# Your assignment
Exactly the lines starting at the line containing "2.105 | 1.944 |" and ending at the line containing "2.395 | 1.949 |" are to be written out from the listing below, both included.

# Records for processing
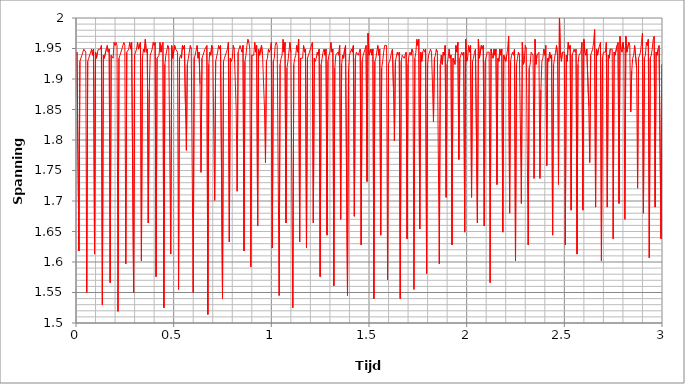
| Category | Series 0 |
|---|---|
| 0.0 | 1.939 |
| 0.005 | 1.944 |
| 0.01 | 1.944 |
| 0.015 | 1.618 |
| 0.02 | 1.929 |
| 0.025 | 1.929 |
| 0.03 | 1.939 |
| 0.035 | 1.944 |
| 0.04 | 1.949 |
| 0.045 | 1.949 |
| 0.05 | 1.944 |
| 0.055 | 1.55 |
| 0.06 | 1.929 |
| 0.065 | 1.934 |
| 0.07 | 1.934 |
| 0.075 | 1.944 |
| 0.08 | 1.949 |
| 0.085 | 1.939 |
| 0.09 | 1.949 |
| 0.095 | 1.613 |
| 0.1 | 1.944 |
| 0.105 | 1.934 |
| 0.11 | 1.944 |
| 0.115 | 1.949 |
| 0.12 | 1.949 |
| 0.125 | 1.949 |
| 0.13 | 1.955 |
| 0.135 | 1.53 |
| 0.14 | 1.939 |
| 0.145 | 1.934 |
| 0.15 | 1.934 |
| 0.155 | 1.949 |
| 0.16 | 1.955 |
| 0.165 | 1.944 |
| 0.17 | 1.949 |
| 0.175 | 1.566 |
| 0.18 | 1.939 |
| 0.185 | 1.939 |
| 0.19 | 1.934 |
| 0.195 | 1.96 |
| 0.2 | 1.955 |
| 0.205 | 1.96 |
| 0.21 | 1.955 |
| 0.215 | 1.519 |
| 0.22 | 1.934 |
| 0.225 | 1.939 |
| 0.23 | 1.944 |
| 0.235 | 1.949 |
| 0.24 | 1.955 |
| 0.245 | 1.96 |
| 0.25 | 1.955 |
| 0.255 | 1.597 |
| 0.26 | 1.944 |
| 0.265 | 1.944 |
| 0.27 | 1.949 |
| 0.275 | 1.96 |
| 0.28 | 1.949 |
| 0.285 | 1.96 |
| 0.29 | 1.96 |
| 0.295 | 1.55 |
| 0.3 | 1.939 |
| 0.305 | 1.944 |
| 0.31 | 1.949 |
| 0.315 | 1.96 |
| 0.32 | 1.949 |
| 0.325 | 1.949 |
| 0.33 | 1.96 |
| 0.335 | 1.602 |
| 0.34 | 1.934 |
| 0.345 | 1.949 |
| 0.35 | 1.944 |
| 0.355 | 1.965 |
| 0.36 | 1.944 |
| 0.365 | 1.949 |
| 0.37 | 1.664 |
| 0.375 | 1.882 |
| 0.38 | 1.939 |
| 0.385 | 1.944 |
| 0.39 | 1.949 |
| 0.395 | 1.96 |
| 0.4 | 1.955 |
| 0.405 | 1.96 |
| 0.41 | 1.576 |
| 0.415 | 1.934 |
| 0.42 | 1.934 |
| 0.425 | 1.939 |
| 0.43 | 1.96 |
| 0.435 | 1.944 |
| 0.44 | 1.955 |
| 0.445 | 1.96 |
| 0.45 | 1.525 |
| 0.455 | 1.924 |
| 0.46 | 1.939 |
| 0.465 | 1.939 |
| 0.47 | 1.955 |
| 0.475 | 1.949 |
| 0.48 | 1.949 |
| 0.485 | 1.613 |
| 0.49 | 1.955 |
| 0.495 | 1.934 |
| 0.5 | 1.934 |
| 0.505 | 1.955 |
| 0.51 | 1.949 |
| 0.515 | 1.949 |
| 0.52 | 1.944 |
| 0.525 | 1.555 |
| 0.53 | 1.934 |
| 0.535 | 1.939 |
| 0.54 | 1.934 |
| 0.545 | 1.955 |
| 0.55 | 1.949 |
| 0.555 | 1.955 |
| 0.56 | 1.861 |
| 0.565 | 1.783 |
| 0.57 | 1.924 |
| 0.575 | 1.934 |
| 0.58 | 1.944 |
| 0.585 | 1.955 |
| 0.59 | 1.949 |
| 0.595 | 1.949 |
| 0.6 | 1.55 |
| 0.605 | 1.934 |
| 0.61 | 1.939 |
| 0.615 | 1.939 |
| 0.62 | 1.955 |
| 0.625 | 1.934 |
| 0.63 | 1.944 |
| 0.635 | 1.892 |
| 0.64 | 1.747 |
| 0.645 | 1.934 |
| 0.65 | 1.939 |
| 0.655 | 1.944 |
| 0.66 | 1.949 |
| 0.665 | 1.949 |
| 0.67 | 1.955 |
| 0.675 | 1.514 |
| 0.68 | 1.924 |
| 0.685 | 1.944 |
| 0.69 | 1.939 |
| 0.695 | 1.955 |
| 0.7 | 1.949 |
| 0.705 | 1.949 |
| 0.71 | 1.701 |
| 0.715 | 1.929 |
| 0.72 | 1.929 |
| 0.725 | 1.944 |
| 0.73 | 1.955 |
| 0.735 | 1.949 |
| 0.74 | 1.955 |
| 0.745 | 1.955 |
| 0.75 | 1.54 |
| 0.755 | 1.929 |
| 0.76 | 1.934 |
| 0.765 | 1.939 |
| 0.77 | 1.944 |
| 0.775 | 1.949 |
| 0.78 | 1.96 |
| 0.785 | 1.633 |
| 0.79 | 1.934 |
| 0.795 | 1.929 |
| 0.8 | 1.934 |
| 0.805 | 1.955 |
| 0.81 | 1.949 |
| 0.815 | 1.949 |
| 0.82 | 1.851 |
| 0.825 | 1.716 |
| 0.83 | 1.944 |
| 0.835 | 1.944 |
| 0.84 | 1.955 |
| 0.845 | 1.949 |
| 0.85 | 1.944 |
| 0.855 | 1.955 |
| 0.86 | 1.618 |
| 0.865 | 1.929 |
| 0.87 | 1.939 |
| 0.875 | 1.955 |
| 0.88 | 1.965 |
| 0.885 | 1.96 |
| 0.89 | 1.949 |
| 0.895 | 1.592 |
| 0.9 | 1.939 |
| 0.905 | 1.939 |
| 0.91 | 1.939 |
| 0.915 | 1.96 |
| 0.92 | 1.944 |
| 0.925 | 1.955 |
| 0.93 | 1.659 |
| 0.935 | 1.949 |
| 0.94 | 1.939 |
| 0.945 | 1.939 |
| 0.95 | 1.955 |
| 0.955 | 1.939 |
| 0.96 | 1.939 |
| 0.965 | 1.851 |
| 0.97 | 1.763 |
| 0.975 | 1.929 |
| 0.98 | 1.934 |
| 0.985 | 1.949 |
| 0.99 | 1.944 |
| 0.995 | 1.949 |
| 1.0 | 1.96 |
| 1.005 | 1.623 |
| 1.01 | 1.929 |
| 1.015 | 1.934 |
| 1.02 | 1.955 |
| 1.025 | 1.96 |
| 1.03 | 1.955 |
| 1.035 | 1.955 |
| 1.04 | 1.545 |
| 1.045 | 1.924 |
| 1.05 | 1.934 |
| 1.055 | 1.939 |
| 1.06 | 1.965 |
| 1.065 | 1.944 |
| 1.07 | 1.96 |
| 1.075 | 1.664 |
| 1.08 | 1.918 |
| 1.085 | 1.929 |
| 1.09 | 1.944 |
| 1.095 | 1.96 |
| 1.1 | 1.944 |
| 1.105 | 1.944 |
| 1.11 | 1.525 |
| 1.115 | 1.924 |
| 1.12 | 1.934 |
| 1.125 | 1.939 |
| 1.13 | 1.955 |
| 1.135 | 1.944 |
| 1.14 | 1.965 |
| 1.145 | 1.633 |
| 1.15 | 1.934 |
| 1.155 | 1.934 |
| 1.16 | 1.934 |
| 1.165 | 1.955 |
| 1.17 | 1.944 |
| 1.175 | 1.949 |
| 1.18 | 1.623 |
| 1.185 | 1.934 |
| 1.19 | 1.939 |
| 1.195 | 1.944 |
| 1.2 | 1.949 |
| 1.205 | 1.949 |
| 1.21 | 1.96 |
| 1.215 | 1.664 |
| 1.22 | 1.934 |
| 1.225 | 1.929 |
| 1.23 | 1.934 |
| 1.235 | 1.944 |
| 1.24 | 1.939 |
| 1.245 | 1.949 |
| 1.25 | 1.576 |
| 1.255 | 1.924 |
| 1.26 | 1.934 |
| 1.265 | 1.944 |
| 1.27 | 1.949 |
| 1.275 | 1.939 |
| 1.28 | 1.949 |
| 1.285 | 1.644 |
| 1.29 | 1.929 |
| 1.295 | 1.939 |
| 1.3 | 1.944 |
| 1.305 | 1.96 |
| 1.31 | 1.944 |
| 1.315 | 1.949 |
| 1.32 | 1.561 |
| 1.325 | 1.918 |
| 1.33 | 1.939 |
| 1.335 | 1.939 |
| 1.34 | 1.944 |
| 1.345 | 1.939 |
| 1.35 | 1.955 |
| 1.355 | 1.67 |
| 1.36 | 1.924 |
| 1.365 | 1.939 |
| 1.37 | 1.934 |
| 1.375 | 1.949 |
| 1.38 | 1.955 |
| 1.385 | 1.955 |
| 1.39 | 1.545 |
| 1.395 | 1.913 |
| 1.4 | 1.939 |
| 1.405 | 1.944 |
| 1.41 | 1.949 |
| 1.415 | 1.944 |
| 1.42 | 1.955 |
| 1.425 | 1.675 |
| 1.43 | 1.934 |
| 1.435 | 1.944 |
| 1.44 | 1.944 |
| 1.445 | 1.939 |
| 1.45 | 1.944 |
| 1.455 | 1.949 |
| 1.46 | 1.628 |
| 1.465 | 1.929 |
| 1.47 | 1.939 |
| 1.475 | 1.944 |
| 1.48 | 1.949 |
| 1.485 | 1.955 |
| 1.49 | 1.732 |
| 1.495 | 1.975 |
| 1.5 | 1.939 |
| 1.505 | 1.939 |
| 1.51 | 1.949 |
| 1.515 | 1.939 |
| 1.52 | 1.949 |
| 1.525 | 1.54 |
| 1.53 | 1.929 |
| 1.535 | 1.934 |
| 1.54 | 1.934 |
| 1.545 | 1.955 |
| 1.55 | 1.939 |
| 1.555 | 1.949 |
| 1.56 | 1.644 |
| 1.565 | 1.918 |
| 1.57 | 1.929 |
| 1.575 | 1.944 |
| 1.58 | 1.955 |
| 1.585 | 1.955 |
| 1.59 | 1.955 |
| 1.595 | 1.571 |
| 1.6 | 1.924 |
| 1.605 | 1.929 |
| 1.61 | 1.934 |
| 1.615 | 1.944 |
| 1.62 | 1.949 |
| 1.625 | 1.887 |
| 1.63 | 1.799 |
| 1.635 | 1.929 |
| 1.64 | 1.929 |
| 1.645 | 1.944 |
| 1.65 | 1.939 |
| 1.655 | 1.944 |
| 1.66 | 1.54 |
| 1.665 | 1.929 |
| 1.67 | 1.939 |
| 1.675 | 1.939 |
| 1.68 | 1.934 |
| 1.685 | 1.939 |
| 1.69 | 1.944 |
| 1.695 | 1.638 |
| 1.7 | 1.924 |
| 1.705 | 1.939 |
| 1.71 | 1.944 |
| 1.715 | 1.939 |
| 1.72 | 1.949 |
| 1.725 | 1.944 |
| 1.73 | 1.555 |
| 1.735 | 1.934 |
| 1.74 | 1.944 |
| 1.745 | 1.965 |
| 1.75 | 1.955 |
| 1.755 | 1.965 |
| 1.76 | 1.654 |
| 1.765 | 1.944 |
| 1.77 | 1.929 |
| 1.775 | 1.944 |
| 1.78 | 1.949 |
| 1.785 | 1.944 |
| 1.79 | 1.949 |
| 1.795 | 1.581 |
| 1.8 | 1.924 |
| 1.805 | 1.939 |
| 1.81 | 1.939 |
| 1.815 | 1.949 |
| 1.82 | 1.944 |
| 1.825 | 1.892 |
| 1.83 | 1.83 |
| 1.835 | 1.934 |
| 1.84 | 1.939 |
| 1.845 | 1.949 |
| 1.85 | 1.944 |
| 1.855 | 1.944 |
| 1.86 | 1.597 |
| 1.865 | 1.924 |
| 1.87 | 1.939 |
| 1.875 | 1.924 |
| 1.88 | 1.944 |
| 1.885 | 1.939 |
| 1.89 | 1.955 |
| 1.895 | 1.706 |
| 1.9 | 1.924 |
| 1.905 | 1.934 |
| 1.91 | 1.949 |
| 1.915 | 1.934 |
| 1.92 | 1.939 |
| 1.925 | 1.628 |
| 1.93 | 1.934 |
| 1.935 | 1.934 |
| 1.94 | 1.924 |
| 1.945 | 1.955 |
| 1.95 | 1.944 |
| 1.955 | 1.96 |
| 1.96 | 1.768 |
| 1.965 | 1.934 |
| 1.97 | 1.934 |
| 1.975 | 1.944 |
| 1.98 | 1.939 |
| 1.985 | 1.944 |
| 1.99 | 1.649 |
| 1.995 | 1.965 |
| 2.0 | 1.929 |
| 2.005 | 1.934 |
| 2.01 | 1.955 |
| 2.015 | 1.944 |
| 2.02 | 1.955 |
| 2.025 | 1.706 |
| 2.03 | 1.929 |
| 2.035 | 1.934 |
| 2.04 | 1.944 |
| 2.045 | 1.949 |
| 2.05 | 1.949 |
| 2.055 | 1.664 |
| 2.06 | 1.965 |
| 2.065 | 1.934 |
| 2.07 | 1.934 |
| 2.075 | 1.955 |
| 2.08 | 1.949 |
| 2.085 | 1.955 |
| 2.09 | 1.659 |
| 2.095 | 1.929 |
| 2.1 | 1.929 |
| 2.105 | 1.944 |
| 2.11 | 1.944 |
| 2.115 | 1.944 |
| 2.12 | 1.566 |
| 2.125 | 1.949 |
| 2.13 | 1.939 |
| 2.135 | 1.934 |
| 2.14 | 1.949 |
| 2.145 | 1.939 |
| 2.15 | 1.949 |
| 2.155 | 1.727 |
| 2.16 | 1.934 |
| 2.165 | 1.929 |
| 2.17 | 1.949 |
| 2.175 | 1.939 |
| 2.18 | 1.949 |
| 2.185 | 1.649 |
| 2.19 | 1.939 |
| 2.195 | 1.939 |
| 2.2 | 1.929 |
| 2.205 | 1.939 |
| 2.21 | 1.949 |
| 2.215 | 1.97 |
| 2.22 | 1.68 |
| 2.225 | 1.929 |
| 2.23 | 1.939 |
| 2.235 | 1.944 |
| 2.24 | 1.939 |
| 2.245 | 1.949 |
| 2.25 | 1.602 |
| 2.255 | 1.924 |
| 2.26 | 1.934 |
| 2.265 | 1.944 |
| 2.27 | 1.939 |
| 2.275 | 1.939 |
| 2.28 | 1.696 |
| 2.285 | 1.96 |
| 2.29 | 1.924 |
| 2.295 | 1.929 |
| 2.3 | 1.955 |
| 2.305 | 1.949 |
| 2.31 | 1.949 |
| 2.315 | 1.628 |
| 2.32 | 1.918 |
| 2.325 | 1.924 |
| 2.33 | 1.944 |
| 2.335 | 1.944 |
| 2.34 | 1.939 |
| 2.345 | 1.737 |
| 2.35 | 1.965 |
| 2.355 | 1.924 |
| 2.36 | 1.939 |
| 2.365 | 1.939 |
| 2.37 | 1.944 |
| 2.375 | 1.737 |
| 2.38 | 1.882 |
| 2.385 | 1.929 |
| 2.39 | 1.934 |
| 2.395 | 1.949 |
| 2.4 | 1.939 |
| 2.405 | 1.955 |
| 2.41 | 1.758 |
| 2.415 | 1.934 |
| 2.42 | 1.929 |
| 2.425 | 1.944 |
| 2.43 | 1.934 |
| 2.435 | 1.939 |
| 2.44 | 1.644 |
| 2.445 | 1.924 |
| 2.45 | 1.934 |
| 2.455 | 1.944 |
| 2.46 | 1.955 |
| 2.465 | 1.939 |
| 2.47 | 1.727 |
| 2.475 | 2.006 |
| 2.48 | 1.939 |
| 2.485 | 1.929 |
| 2.49 | 1.944 |
| 2.495 | 1.944 |
| 2.5 | 1.944 |
| 2.505 | 1.628 |
| 2.51 | 1.939 |
| 2.515 | 1.929 |
| 2.52 | 1.96 |
| 2.525 | 1.949 |
| 2.53 | 1.955 |
| 2.535 | 1.685 |
| 2.54 | 1.939 |
| 2.545 | 1.939 |
| 2.55 | 1.949 |
| 2.555 | 1.944 |
| 2.56 | 1.949 |
| 2.565 | 1.613 |
| 2.57 | 1.924 |
| 2.575 | 1.939 |
| 2.58 | 1.939 |
| 2.585 | 1.944 |
| 2.59 | 1.96 |
| 2.595 | 1.685 |
| 2.6 | 1.965 |
| 2.605 | 1.944 |
| 2.61 | 1.939 |
| 2.615 | 1.949 |
| 2.62 | 1.949 |
| 2.625 | 1.856 |
| 2.63 | 1.763 |
| 2.635 | 1.939 |
| 2.64 | 1.944 |
| 2.645 | 1.949 |
| 2.65 | 1.96 |
| 2.655 | 1.981 |
| 2.66 | 1.69 |
| 2.665 | 1.949 |
| 2.67 | 1.939 |
| 2.675 | 1.949 |
| 2.68 | 1.949 |
| 2.685 | 1.96 |
| 2.69 | 1.602 |
| 2.695 | 1.934 |
| 2.7 | 1.944 |
| 2.705 | 1.944 |
| 2.71 | 1.944 |
| 2.715 | 1.96 |
| 2.72 | 1.69 |
| 2.725 | 1.939 |
| 2.73 | 1.934 |
| 2.735 | 1.949 |
| 2.74 | 1.949 |
| 2.745 | 1.949 |
| 2.75 | 1.638 |
| 2.755 | 1.944 |
| 2.76 | 1.939 |
| 2.765 | 1.939 |
| 2.77 | 1.955 |
| 2.775 | 1.96 |
| 2.78 | 1.696 |
| 2.785 | 1.97 |
| 2.79 | 1.949 |
| 2.795 | 1.944 |
| 2.8 | 1.96 |
| 2.805 | 1.949 |
| 2.81 | 1.67 |
| 2.815 | 1.97 |
| 2.82 | 1.944 |
| 2.825 | 1.944 |
| 2.83 | 1.96 |
| 2.835 | 1.955 |
| 2.84 | 1.846 |
| 2.845 | 1.913 |
| 2.85 | 1.934 |
| 2.855 | 1.939 |
| 2.86 | 1.955 |
| 2.865 | 1.955 |
| 2.87 | 1.918 |
| 2.875 | 1.721 |
| 2.88 | 1.934 |
| 2.885 | 1.939 |
| 2.89 | 1.944 |
| 2.895 | 1.96 |
| 2.9 | 1.975 |
| 2.905 | 1.68 |
| 2.91 | 1.934 |
| 2.915 | 1.939 |
| 2.92 | 1.96 |
| 2.925 | 1.955 |
| 2.93 | 1.965 |
| 2.935 | 1.607 |
| 2.94 | 1.934 |
| 2.945 | 1.939 |
| 2.95 | 1.949 |
| 2.955 | 1.965 |
| 2.96 | 1.97 |
| 2.965 | 1.69 |
| 2.97 | 1.944 |
| 2.975 | 1.939 |
| 2.98 | 1.949 |
| 2.985 | 1.955 |
| 2.99 | 1.955 |
| 2.995 | 1.638 |
| 3.0 | 1.924 |

# Result
| 2.105 | 1.944 |
| 2.11 | 1.944 |
| 2.115 | 1.944 |
| 2.12 | 1.566 |
| 2.125 | 1.949 |
| 2.13 | 1.939 |
| 2.135 | 1.934 |
| 2.14 | 1.949 |
| 2.145 | 1.939 |
| 2.15 | 1.949 |
| 2.155 | 1.727 |
| 2.16 | 1.934 |
| 2.165 | 1.929 |
| 2.17 | 1.949 |
| 2.175 | 1.939 |
| 2.18 | 1.949 |
| 2.185 | 1.649 |
| 2.19 | 1.939 |
| 2.195 | 1.939 |
| 2.2 | 1.929 |
| 2.205 | 1.939 |
| 2.21 | 1.949 |
| 2.215 | 1.97 |
| 2.22 | 1.68 |
| 2.225 | 1.929 |
| 2.23 | 1.939 |
| 2.235 | 1.944 |
| 2.24 | 1.939 |
| 2.245 | 1.949 |
| 2.25 | 1.602 |
| 2.255 | 1.924 |
| 2.26 | 1.934 |
| 2.265 | 1.944 |
| 2.27 | 1.939 |
| 2.275 | 1.939 |
| 2.28 | 1.696 |
| 2.285 | 1.96 |
| 2.29 | 1.924 |
| 2.295 | 1.929 |
| 2.3 | 1.955 |
| 2.305 | 1.949 |
| 2.31 | 1.949 |
| 2.315 | 1.628 |
| 2.32 | 1.918 |
| 2.325 | 1.924 |
| 2.33 | 1.944 |
| 2.335 | 1.944 |
| 2.34 | 1.939 |
| 2.345 | 1.737 |
| 2.35 | 1.965 |
| 2.355 | 1.924 |
| 2.36 | 1.939 |
| 2.365 | 1.939 |
| 2.37 | 1.944 |
| 2.375 | 1.737 |
| 2.38 | 1.882 |
| 2.385 | 1.929 |
| 2.39 | 1.934 |
| 2.395 | 1.949 |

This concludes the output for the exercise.